- Data extracted from a collection -
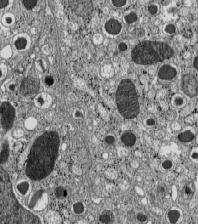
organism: C57BL Mouse
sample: Pancreatic islet
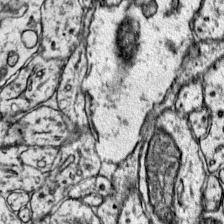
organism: Mouse
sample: Primary visual cortex
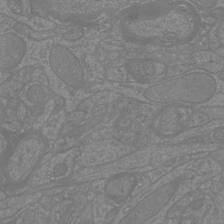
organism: Mouse
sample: Cortical neurons
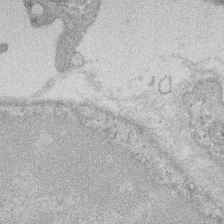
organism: Rat
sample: Salivary granule
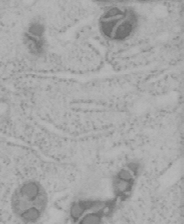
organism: Mouse
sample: OT-I killer T cells with ID8 ovarian cancer cells
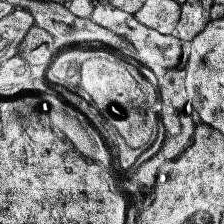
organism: Human
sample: Temporal Lobe
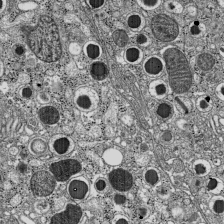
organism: C57BL Mouse
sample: Pancreatic islet
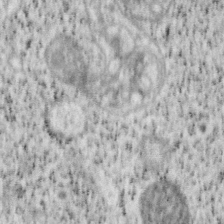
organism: Mouse
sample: OT-I killer T cells with ID8 ovarian cancer cells
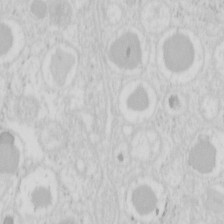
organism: Mouse
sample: Pancreas
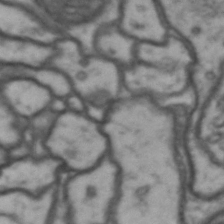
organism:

- Your objective -
Only an exact, picture-free copy of the entries counts as the answer.

- Result of this task -
organism: C57BL Mouse
sample: Pancreatic islet
organism: Mouse
sample: Primary visual cortex
organism: Mouse
sample: Cortical neurons
organism: Rat
sample: Salivary granule
organism: Mouse
sample: OT-I killer T cells with ID8 ovarian cancer cells
organism: Human
sample: Temporal Lobe
organism: C57BL Mouse
sample: Pancreatic islet
organism: Mouse
sample: OT-I killer T cells with ID8 ovarian cancer cells
organism: Mouse
sample: Pancreas
organism:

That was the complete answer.